1461-1470 -- reign of Edward IV of the House of York.
1470 (November 4) – birth of future Edward V of England to Edward IV and Elizabeth Woodville.
1470 (October 2) - 1471 (April 11) – reign of Henry VI of the House of Lancaster (restored).
1471-1483 -- second part of the reign of Edward IV of House of York (restored).
1473 (August 17) – birth of the brother of Edward V, Richard of Shrewsbury, 1st Duke of York.
c. 1474 -- birth of a Fleming in Tournai known as Perkin Warbeck.
1483 (April 9 – June 25) – reign of Edward V.
1483 – both princes are declared illegitimate by an Act of Parliament known as Titulus Regius.
Their uncle, Richard III of England, placed them both in the Tower of London (then a royal residence as well as a prison).
1483-1485 -- rule of Richard III of England.
1485-1509 -- reign of Henry VII. Start of the reign of the House of Tudor (1485-1603).
1490 -- Warbeck first claimed the English throne at the court of Burgundy.
1491 Warbeck landed in Ireland. He hoped to get support for his claim to the English throne (as Lambert Simmel had done four year earlier). He was not successful, however, was forced to return to the European mainland.
Warbeck was first received by France's Charles VIII. He kicked him out later because he signed a treaty not to shelter any rebels. .

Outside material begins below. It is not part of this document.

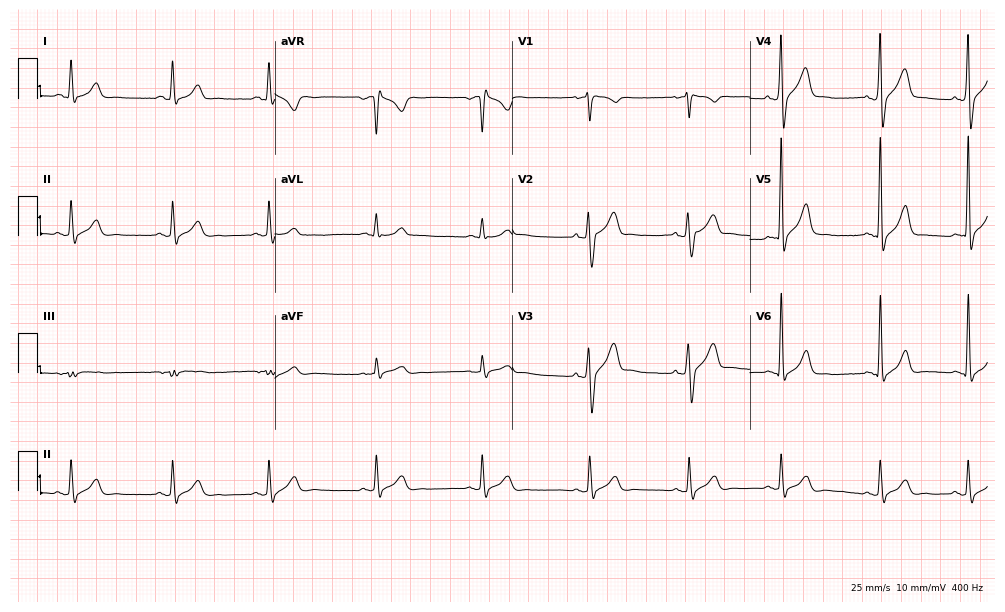
12-lead ECG from a man, 35 years old. No first-degree AV block, right bundle branch block, left bundle branch block, sinus bradycardia, atrial fibrillation or sinus tachycardia recorded for this tracing.

Warbeck went to Burgundy where Margaret of Burgundy officially recognized Warbeck as Richard of Shrewsbury. Margaret was the sister of Edward IV of England and the widow of Charles I, Duke of Burgundy. Margaret tutored Warbeck him in the ways of the Yorkist court.
1493 -- Archduke Philip assumes control of Burgundy. Henry VII complains to the Archduke about the harboring of Warbeck, but the Archduke ignored him.

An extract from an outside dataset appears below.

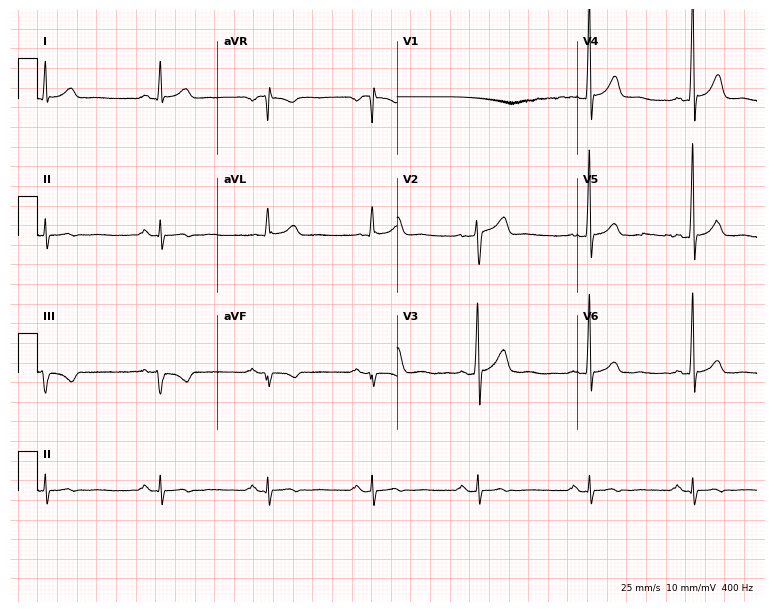
12-lead ECG (7.3-second recording at 400 Hz) from a man, 48 years old. Screened for six findings — first-degree AV block, right bundle branch block, left bundle branch block, sinus bradycardia, atrial fibrillation, sinus tachycardia — none is recorded.

Henry imposes a trade embargo on Burgundy.
1493 -- Warbeck attends the funeral of Frederick III, Holy Roman Emperor in Vienna. There he was recognized as King Richard IV of England.
1495 (July 3) -- funded by Margaret of Burgundy, Warbeck lands at Deal in Kent. Warbeck's army was routed and 150 of his troops were killed. Warbeck has to retreat to Ireland.
Warbeck is supported by the Earl of Desmond. He lays siege to Waterford, but loses and flees to Scotland.
In Scotland James IV of Scotland let Warbeck marry his (James's) cousin, Lady Catherine Gordon.
1496 -- Scotland attacks England; they retreated because the support from Northumberland never came. James IV signs the treaty of Ayton and expels Warbeck who has to return again to Waterford, Ireland.
Warbeck tries to take Waterford again and fails again, forcing him to flee Ireland.
1497 (September &) -- Warbeck lands at Whitesand Bay, near Land's End, in Cornwall, England. He picked Cornwall because the Cornish people had recently risen up against England. Warbeck says he will stop the extortionate taxes levied to help fight a war against Scotland. The local declared Warbeck ‘Richard IV’.
With a 6,000 man Cornish army Warbeck enters Exeter. He then advances on Taunton.
Henry VII sends his chief general, Giles, Lord Daubeney, to attack the Cornish. Warbeck panics and deserts his army.
Warbeck is captured at Beaulieu Abbey in Hampshire.
1497 (October 4) -- Henry VII receives the surrender at Taunton of the remaining Cornish army. The ringleaders are executed and the others fined.
'Richard’ was imprisoned, first at Taunton, then at the Tower of London. He was paraded through the streets on horseback, while on-lookers hooted and hallowed at him in derision.
Warbeck and a genuine claimant to the throne, Edward, Earl of Warwick, try to escape.
1499 (Nov 23) – Warbeck captured again.
He is drawn on a hurdle (a moveable section of light fence) from the Tower to Tyburn, London. He reads aloud his "confession" and is hanged.
1674 – when the White Tower is being renovated, the skeletons of two children are discovered under the staircase leading to the chapel. Believing the remains were of the two princes, on the orders of Charles II, the remains were reburied in Westminster Abbey.
1933 – the grave of the children is exhumed and found to contain both human and animal bones.